The cryptocurrency market witnessed a sluggish trend over the weekend. The leading digital assets Bitcoin (BTC) and Ethereum (ETH) show neutral candle formation on the daily chart indicating no dominance from buyers to sellers. The potential for rebound leans high toward ETH after the recently launched U.S-listed ETFs (Exchange-Traded Funds). The Ethereum price at 200D EMA seeks support to bottom its ongoing correction.
Ethereum Price Faces 13.5% Fall Amid ETF Outflow, But There’s a Catch
The second-largest cryptocurrency Ethereum witnessed a notable downswing this week following the ETF launch. From the week’s high of $3350, the asset plunged nearly 8% to trade at $3275, while the market cap holds at $393.8 Billion.
The 200D EMA currently stabilizes altcoin from a recent sell-off. However, a recent bearish crossover between the 20D and 100D EMA could accelerate the supply along with the notable outflow from Grayscale Ethereum Trust ETF ETHE.
The ADX slope uptick at 23% hints the bearish momentum persists in the ETH price forecast, suggesting the potential for extended correction.
If the supply pressure persists, the Ethereum price could plunge another 13.5% to $2800 and seek support from the lower trend of the bull flag.
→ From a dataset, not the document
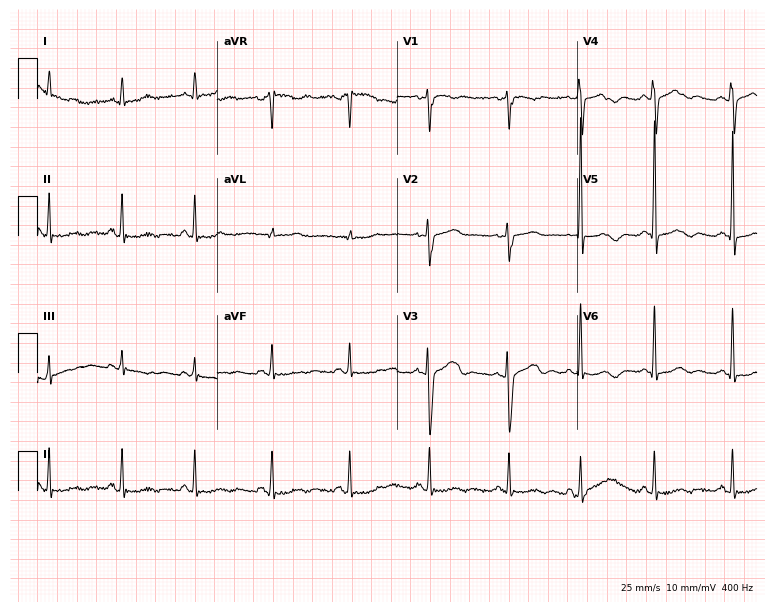
Electrocardiogram, a 31-year-old female patient. Of the six screened findings (first-degree AV block, right bundle branch block, left bundle branch block, sinus bradycardia, atrial fibrillation, sinus tachycardia), none is recorded. Only these six findings were labelled.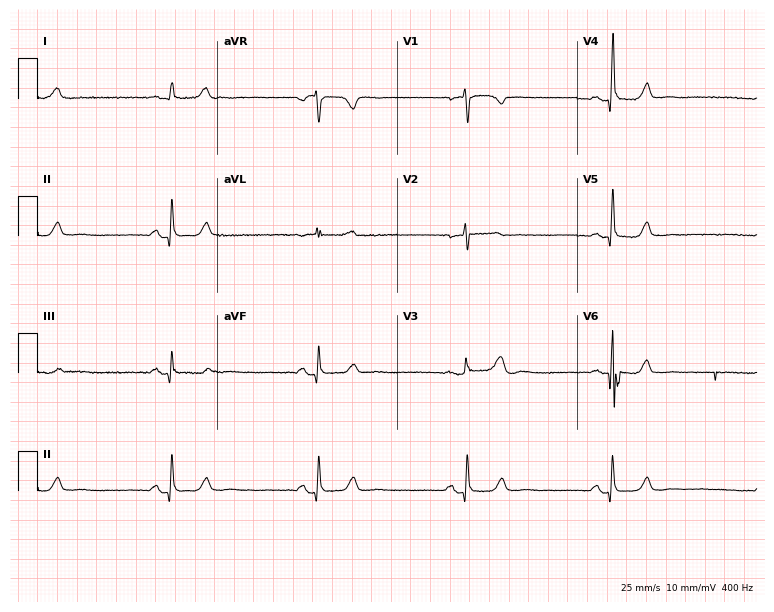
Electrocardiogram (7.3-second recording at 400 Hz), a 60-year-old woman. Interpretation includes sinus bradycardia (a sinus rate of 50 beats per minute or less).

This continuation chart pattern has carried a price consolidation for the past four months, resonating strictly within two converging trendlines.
The flag pattern often spotted at major bull runs offers buyers to replenish bullish momentum for the next leap.
Moreover, IntoTheBlock recently reported a significant increase in large transaction volumes for Ethereum (ETH), despite a decline in its prices. According to the firm’s data, the total volume of large ETH transactions reached a monthly high following the release of Ethereum ETFs.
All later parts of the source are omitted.